W porę zauważyło to wielu producentów sprzętu z najwyższej półki, a najwięcej do powiedzenia mają firmy, które stosunkowo wcześnie zainteresowały się tematem plików, streamingu i integracją sprzętu audio z systemami inteligentnego domu. Hegel wprowadził Rösta, który teoretycznie jest kolejnym wzmacniaczem zintegrowanym z kilkoma nowymi funkcjami, ale w praktyce może być już samodzielnym systemem audio, który do szczęścia potrzebuje tylko dobrych kolumn i łączności z siecią. Norwegowie dali mu piękne, białe wdzianko, ale wielu konstruktorów poszło jeszcze dalej. Po sukcesie pierwszej generacji systemów Uniti, Naim wiedział, że poszedł w dobrym kierunku. Wprowadził więc kombajny, które wyglądają jak mniejsze wersje flagowego Statementa. Brytyjczycy kompletnie przestali się ograniczać. Doszli do wniosku, że system all-in-one nie może już być kompromisem. Ma być manifestacją luksusu. Nowe klocki z serii Uniti okazały się tak dobre, że posiadaczy dzielonych systemów tej marki dosłownie trafił szlag. Ci, którzy mieli już przedwzmacniacz, końcówkę mocy, odtwarzacz płyt CD i zasilacz Naima (a więc zestaw wart tyle, co dobry, nowy samochód), musieli wyłożyć kolejne piętnaście tysięcy złotych na streamer, aby ich system był prawie tak nowoczesny, jak mały Uniti Atom za niecałe dziesięć tysięcy (prawie, bo w Atomie można na przykład sterować poziomem głośności z poziomu aplikacji, nie wspominając o innych rzeczach). To, co od wielu lat robi w tej dziedzinie Devialet, to już kompletny odlot. Zamiast zbierającej kurz wieży, Francuzi zaproponowali audiofilom wiszący na ścianie, płaski kawałek wypolerowanego metalu, który swym uderzeniem potrafi zawstydzić niejedną hi-endową końcówkę mocy, a dodatkowo potrafi idealnie dopasować się do charakterystyki podłączonych kolumn. Oczywiście, wciąż nie są to tanie zabawki, ale przynajmniej mówimy o jednym urządzeniu za dziesięć, piętnaście, dwadzieścia lub dwadzieścia pięć tysięcy, a nie dwóch, trzech, czterech czy pięciu takich urządzeniach, z podnoszącymi koszt całej operacji kablami, stolikami i innymi akcesoriami.

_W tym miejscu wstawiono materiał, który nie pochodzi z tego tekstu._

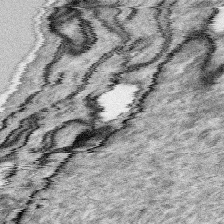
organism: Human
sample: HeLa cells
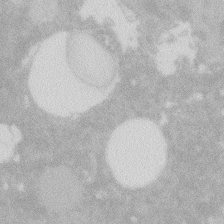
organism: Zebrafish
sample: Macrophage
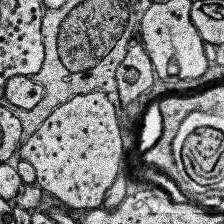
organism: Human
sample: Temporal Lobe
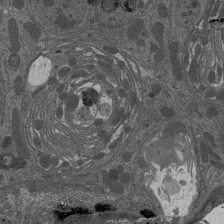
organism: Drosophila
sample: Antenna
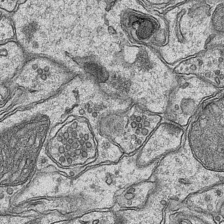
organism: Mouse
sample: CA1 Hippocampus
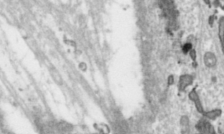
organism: Toxoplasma gondii
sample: Parasites in a vacuole inside a host cell
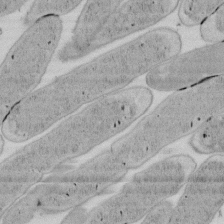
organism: E. coli
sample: Bacterial nucleoid
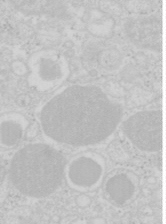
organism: Mouse
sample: Pancreas
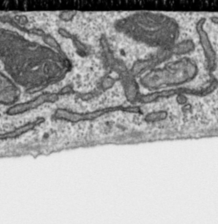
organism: Toxoplasma gondii
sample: Parasites in a vacuole inside a host cell
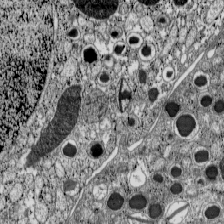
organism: C57BL Mouse
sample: Pancreatic islet
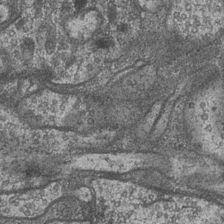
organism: Drosophila
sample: Optic medulla
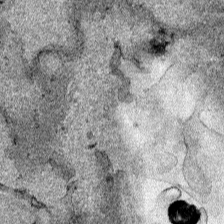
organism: Human
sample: Mitochondria in HCT116 cells
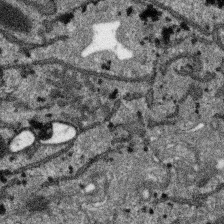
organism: Human
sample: Lung epithelial cells infected with SARS-CoV-2
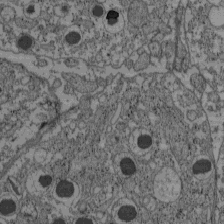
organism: C57BL Mouse
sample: Pancreatic islet
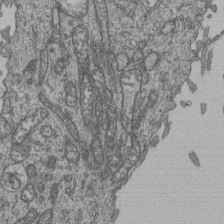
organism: Human
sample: Retinal organoid Rod and Cone cells
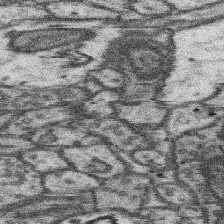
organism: Mouse
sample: Somatosensory cortex neuropil
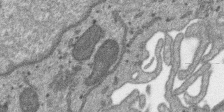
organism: Human
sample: Lung epithelial cells infected with SARS-CoV-2
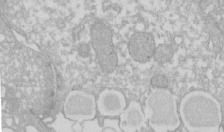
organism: Xenopus
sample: Cilia; centrioles in frog embryo cells
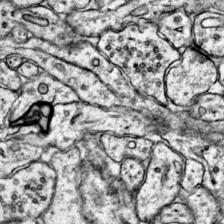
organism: Mouse
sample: Primary visual cortex
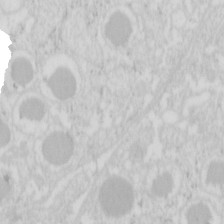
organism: Mouse
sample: Pancreas
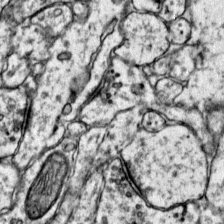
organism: Mouse
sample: Primary visual cortex
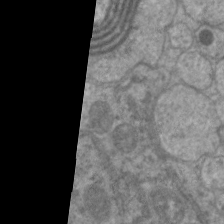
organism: C. elegans
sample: Pharynx
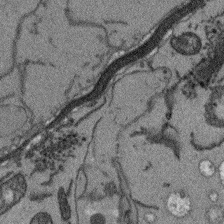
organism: Arabidopsis thaliana
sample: Root tip
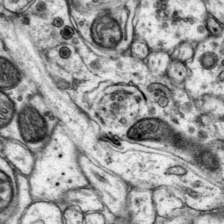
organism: Mouse
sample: Primary visual cortex
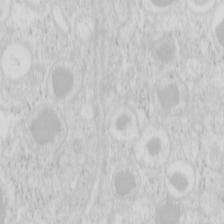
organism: Mouse
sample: Pancreas
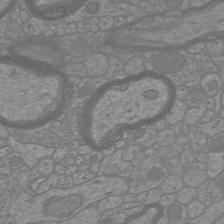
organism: Mouse
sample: Cortical neurons
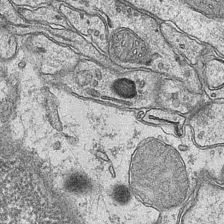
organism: Mouse
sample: CA1 Hippocampus
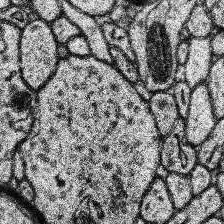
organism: Human
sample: Temporal Lobe
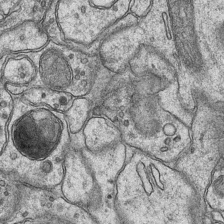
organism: Mouse
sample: CA1 Hippocampus
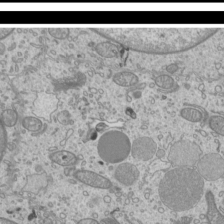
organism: Mouse
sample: Cilia; mouse epididymis
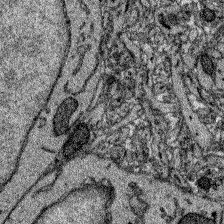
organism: Zebrafish
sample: Larval olfactory bulb
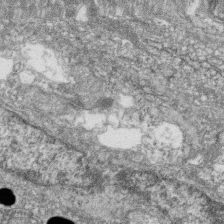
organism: Zebrafish
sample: Cilia; retinal pigment epithelium
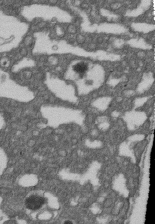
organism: Drosophila
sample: Nephrocyte
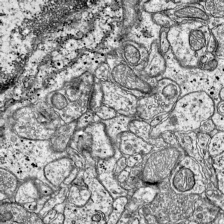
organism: Mouse
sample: Visual Cortex
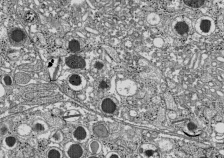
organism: C57BL Mouse
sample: Pancreatic islet
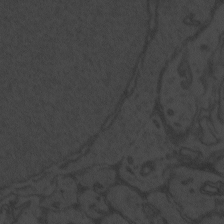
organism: Zebrafish
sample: Macrophage infected with Toxoplasma gondii
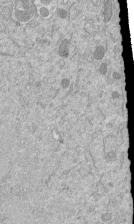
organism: Mouse
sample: ED-1 cell nuclei; centrioles
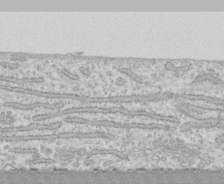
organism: Human
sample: CRL-1474
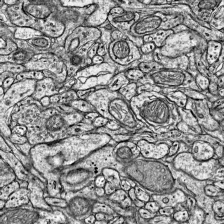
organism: Mouse
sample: Visual Cortex
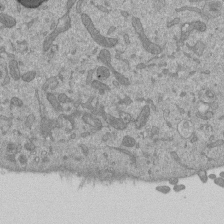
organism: Mouse
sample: ED-1 cell nuclei; centrioles
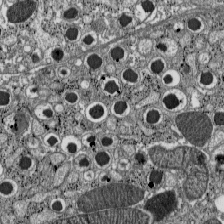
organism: C57BL Mouse
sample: Pancreatic islet
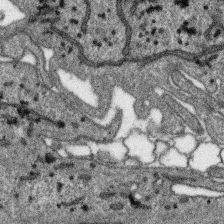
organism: Human
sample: Lung epithelial cells infected with SARS-CoV-2
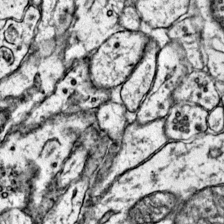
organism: Mouse
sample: Primary visual cortex
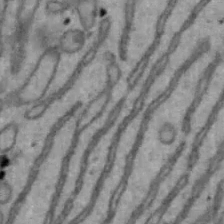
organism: Mouse
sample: Liver
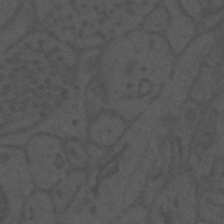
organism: Mouse
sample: Suprachiasmatic nucleus
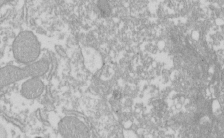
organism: Xenopus
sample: Cilia; centrioles in frog embryo cells
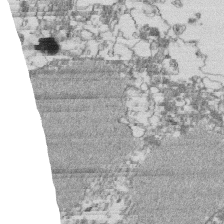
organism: Human
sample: HeLa cell HIV synapse
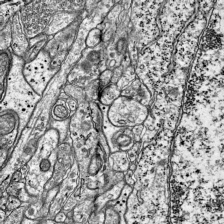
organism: Mouse
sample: Visual Cortex
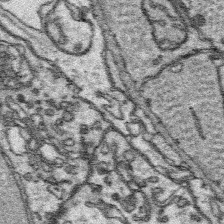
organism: Platynereis dumerilii
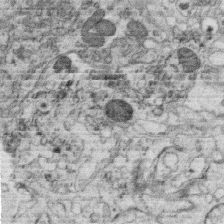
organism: C. elegans
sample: C. elegans oocyte; sperm cells
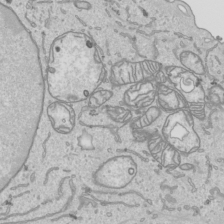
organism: Human
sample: Mitochondria in HCT116 cells
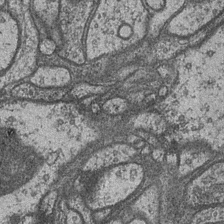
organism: Drosophila
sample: Optic medulla
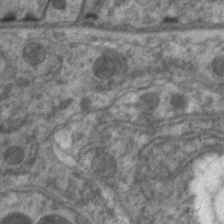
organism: C. elegans
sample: Pharynx
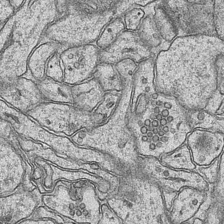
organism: Mouse
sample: CA1 Hippocampus
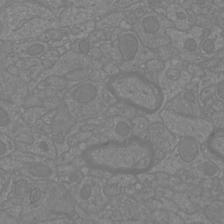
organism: Mouse
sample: Cortical neurons
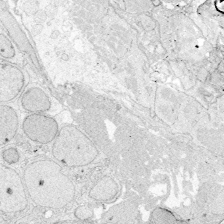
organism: Zebrafish
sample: Whole-Brain
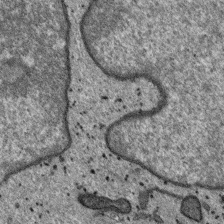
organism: Human
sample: Lung epithelial cells, uninfected (mock) control
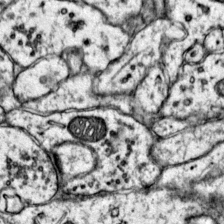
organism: Mouse
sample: Primary visual cortex
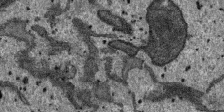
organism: Human
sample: Lung epithelial cells, uninfected (mock) control
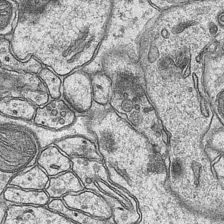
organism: Mouse
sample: CA1 Hippocampus
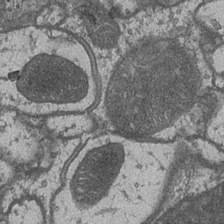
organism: Drosophila
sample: Optic medulla
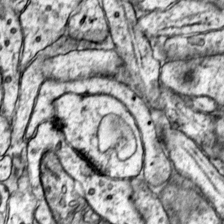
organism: Mouse
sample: Primary visual cortex
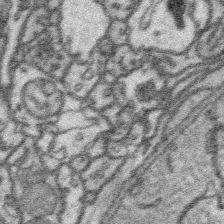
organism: Platynereis dumerilii
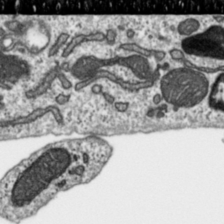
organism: Toxoplasma gondii
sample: Parasites in a vacuole inside a host cell
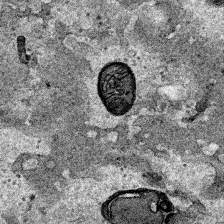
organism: Human
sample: Mitochondria in HCT116 cells
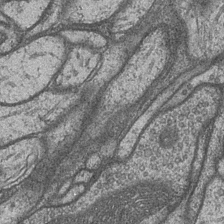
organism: Drosophila
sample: Optic medulla
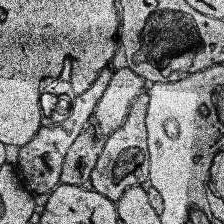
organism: Human
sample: Temporal Lobe
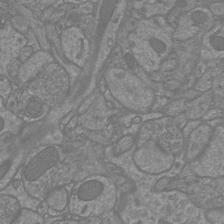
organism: Mouse
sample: Cortical neurons
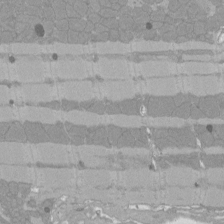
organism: Rat
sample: Left ventricle
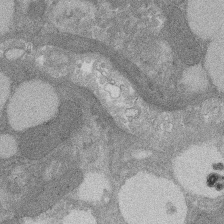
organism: Rat
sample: Salivary granule
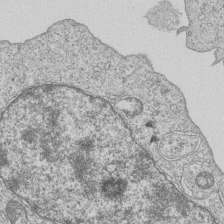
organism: Human
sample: MDA-MB-231 cells
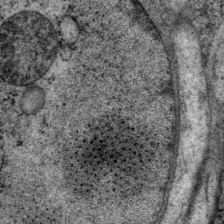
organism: P. pacificus
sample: Pharynx
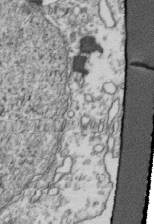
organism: Human
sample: Activated Jurkat CD4+ T cells
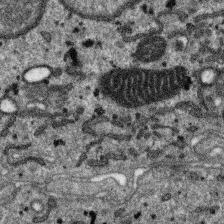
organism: Human
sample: Lung epithelial cells infected with SARS-CoV-2
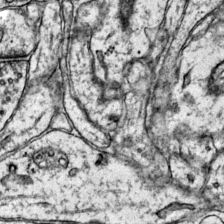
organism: Mouse
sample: Primary visual cortex
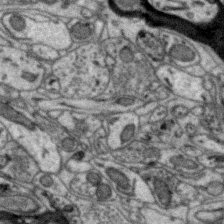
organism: Zebra finch
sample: Brain
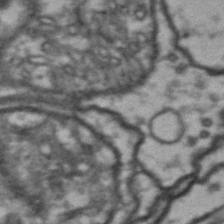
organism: Drosophila
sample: Brain
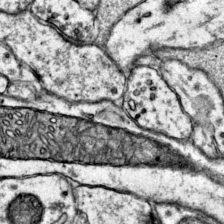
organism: Mouse
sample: Primary visual cortex
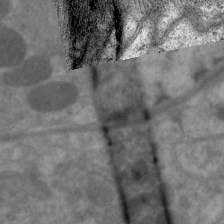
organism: C. elegans
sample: Pharynx
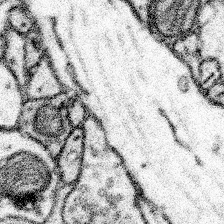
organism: Mouse
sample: Somatosensory cortex neuropil
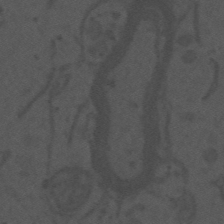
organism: Mouse
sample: Suprachiasmatic nucleus
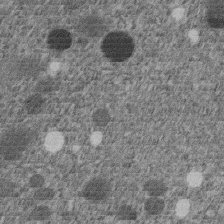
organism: C. elegans
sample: C. elegans embryo early stage
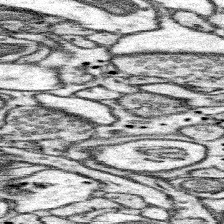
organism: Mouse
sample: Somatosensory cortex neuropil
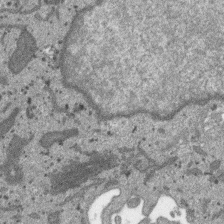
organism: Human
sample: Lung epithelial cells infected with SARS-CoV-2
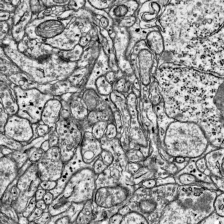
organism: Mouse
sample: Visual Cortex
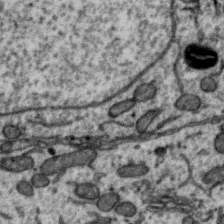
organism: Zebra finch
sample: Brain
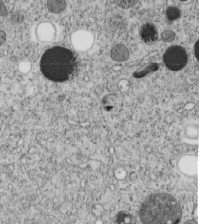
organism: C. elegans
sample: C. elegans embryo early stage
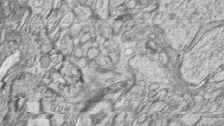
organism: Zebrafish
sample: synaptic ribbons in rod cells and cone cells
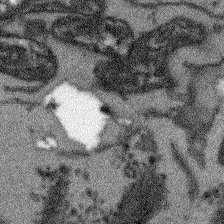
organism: Arabidopsis thaliana
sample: Root tip
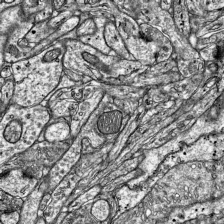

Kiedy Inspiration CS 2.2 zaczął grać, stało się jasne, że mamy do czynienia z kolejnym urządzeniem, które spokojnie poradziłoby sobie w starciu z porównywalnym cenowo systemem złożonym z kilku oddzielnych komponentów. Dosłownie po dziesięciu minutach odsłuchu wiedziałem już, że jest dobrze. Niemiecki kombajn dał mi do zrozumienia, że jego moc to coś więcej, niż niewiarygodnie wysoki wynik w tabeli danych technicznych. Wystarczy przesunąć pasek głośności w aplikacji odrobinę w prawo, aby poczuć co się dzieje. Do pewnego momentu system zachowuje się w przewidywalny i cywilizowany sposób. Przy niższych poziomach wysterowania regulacja jest bardzo precyzyjna, a przeskok nawet o kilka kroków do przodu zdaje się być tylko wstępem do dalszej zabawy. To dobra wiadomość, szczególnie dla melomanów, którzy lubią słuchać muzyki do późnych godzin wieczornych, albo po prostu nie lubią przesadzać z ilością decybeli. Jeśli jednak uważacie, że muzyka powinna mieć odpowiednią siłę przebicia, AVM z przyjemnością spełni to marzenie, posyłając do głośników kaloryczne, życiodajne impulsy. Po przekroczeniu pewnego poziomu głośności, w moim pokoju rozpętało się piekło. Istna demolka. Bez żadnych oznak clippingu, przesterowania czy dławienia się wzmacniacza, muzyka zaczęła panoszyć się po całym domu, tłukąc w szyby i domagając się, bym wypuścił ją na zewnątrz. Dysponując takim sprzętem, trzeba naprawdę dobrze panować nad palcami. Zdarzyło mi się już skasować przez nieuwagę jakiegoś ważnego maila albo zalajkować głupią reklamę na Facebooku, ale chyba po raz pierwszy byłem o krok od wysadzenia głośników w swoich kolumnach. Co więcej, dopiero wtedy zdałem sobie sprawę z tego, jak duży potencjał drzemie w tej niepozornej, aluminiowej skrzyneczce. Mniejszej i lżejszej od niejednego niskobudżetowego amplitunera...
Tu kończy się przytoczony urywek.